HPC Clouds: A Bad Idea?

I learned a valuable lesson this week when my flight was cancelled and I was unable to deliver my talk “HPC Cloud: A Bad Idea” at the HPC Advisory Council Workshop in Hamburg this week.

The lesson? While provocative presentation titles may generate interest and curiosity in attendees, the title needs to stand on its own as in this case when the attendees were not able to hear my message. To clarify this as best I can, the Council has offered to put a video on their site.

In the meantime, let me briefly explain my stance on HPC Clouds. First, use of cloud technologies for HPC is a great idea. In fact, I believe cloud computing represents a large and important shift within the IT universe and that the HPC community can and should benefit from this emerging capability.

However, it would be a bad idea for the HPC community to continue to plow forward, extending its existing cluster management stacks to create HPC-specific cloud deployments. Why? Because we (HPC) should be leveraging the vastly larger investments being made by the vendor community to define and deploy enterprise cloud infrastructure. Many of the infrastructure issues that confront Enterprise and HPC customers are shared concerns. And this set of shared concerns is increasing as Enterprise infrastructure and workload characteristics continue to evolve.

Consider, for example, the massively scaled infrastructures deployed by Google, Amazon, Yahoo, and the other large web properties.

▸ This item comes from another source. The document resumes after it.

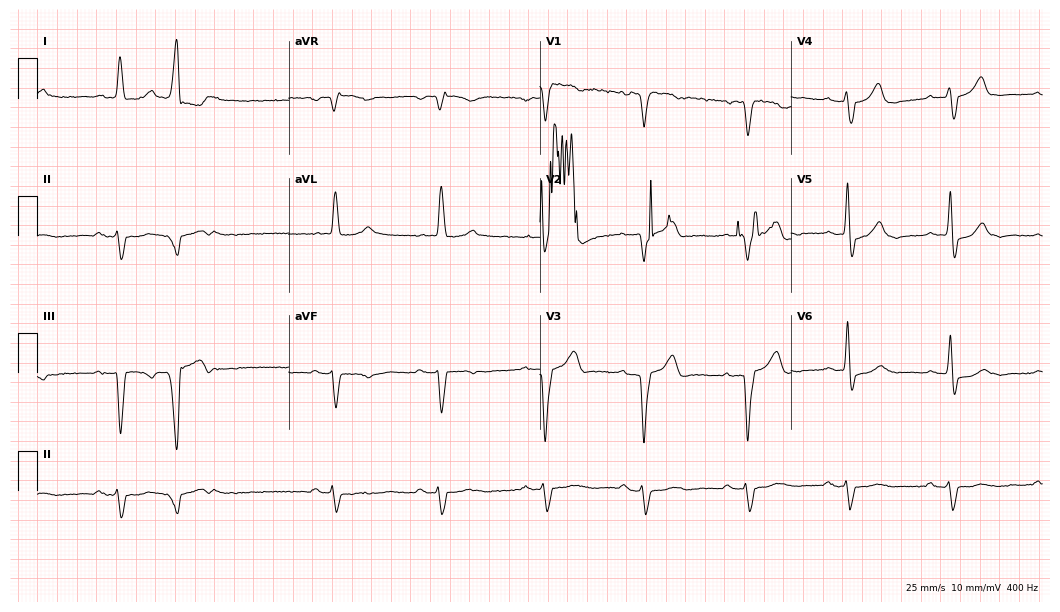
Standard 12-lead ECG recorded from a 79-year-old male patient. The tracing shows left bundle branch block (LBBB).

While their workload characteristics are different than those of HPC in many ways, there is much commonality in the problems provisioning, management, and monitoring of these horizontally-scaled resources. Similarly, with the adoption of parallel computing frameworks like Hadoop for Big Data analytics and the proliferation of scale-out data-oriented frameworks (e.g., GemFire Data Grid, Cassandra, MondoDB, memcached, etc) we see interconnect becoming more important within the Enterprise as a component of application performance. Though interconnect in the Enterprise does not (yet) rise to the level of importance we see in HPC, we have seen evidence that RDMA could add significant value in scale-out Enterprise environments.

There is more to the argument, but let me leave it there for now. I will post a link to my video when available.

In the meantime: HPC Cloud — a Bad Idea. But HPC IN the Cloud — Absolutely!